The scene starts in an old warehouse in Toronto. Big Papa, Amaran, Marley and Sara are all huddled around a table.

Big Papa: So I have a client called Mr.W in Miami.

Marley: What's his name and ting?

Big Papa: You don't need to know nigga. All I will tell you is that we go way back. Now can you shut up and let me explain the situation.

Big Papa: So Mr. W sends boats with his drugs from Miami to Boronto. The problem is that he has to sell it to all the gangs here. The rival gangs are killing this town.

Marley: So what do we do about it and ting?

Sara: Yaa, I PARTY WITH ALL THE BIGGEST BITCHES. Should we wipe out all the gangs in this town?

Big Papa: That's a good idea nigga. But I got bigger plans. So here's the map of Boronto.

Big Papa: We got the Tigers in Drampton and Dississauga.
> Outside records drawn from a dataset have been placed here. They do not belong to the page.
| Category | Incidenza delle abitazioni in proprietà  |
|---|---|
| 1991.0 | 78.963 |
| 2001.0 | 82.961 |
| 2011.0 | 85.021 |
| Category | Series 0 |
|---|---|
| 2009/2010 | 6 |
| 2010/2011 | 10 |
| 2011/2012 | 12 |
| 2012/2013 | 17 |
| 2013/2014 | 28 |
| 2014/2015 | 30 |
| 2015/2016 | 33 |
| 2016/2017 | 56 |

Big Papa: We have the Dragons in some of downtown Boronto and Dississauga.

Big Papa: We got the Wolves over the middle part of Boronto.

Big Papa: Dragons have most of the Northern GBA and Dississauga.
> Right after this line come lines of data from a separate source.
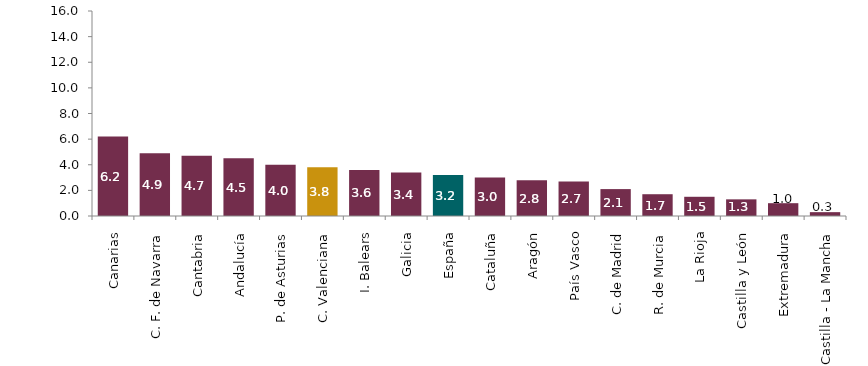
| Category | Vivienda de segunda mano |
|---|---|
| Canarias | 6.2 |
| C. F. de Navarra | 4.9 |
| Cantabria | 4.7 |
| Andalucía | 4.5 |
| P. de Asturias | 4 |
| C. Valenciana | 3.8 |
| I. Balears | 3.6 |
| Galicia | 3.4 |
| España | 3.2 |
| Cataluña | 3 |
| Aragón | 2.8 |
| País Vasco | 2.7 |
| C. de Madrid | 2.1 |
| R. de Murcia | 1.7 |
| La Rioja | 1.5 |
| Castilla y León | 1.3 |
| Extremadura | 1 |
| Castilla - La Mancha | 0.3 |

Big Papa: Then we got the Bears in the Darbough. *Points at the map for each Gang*

Big Papa: The Dragons have been fighting for control of the Northern GBA and Dississauga with the Tigers. Don't fuck with Drampton. They also have street racing in the suburban areas. But most of the drugs move from Lake Bontario.

Marley: So what do we do about it and ting?

Amaran: We kill dem?

Big Papa: I like where your thinking, amma.

*Marley passes Amaran his blunt, and Amaran takes a fat toke.*

Amaran: We could ally with particular gangs and kill off the rest. If we put strategic hideouts in each location. It's crucial to control hideouts near the lake as well.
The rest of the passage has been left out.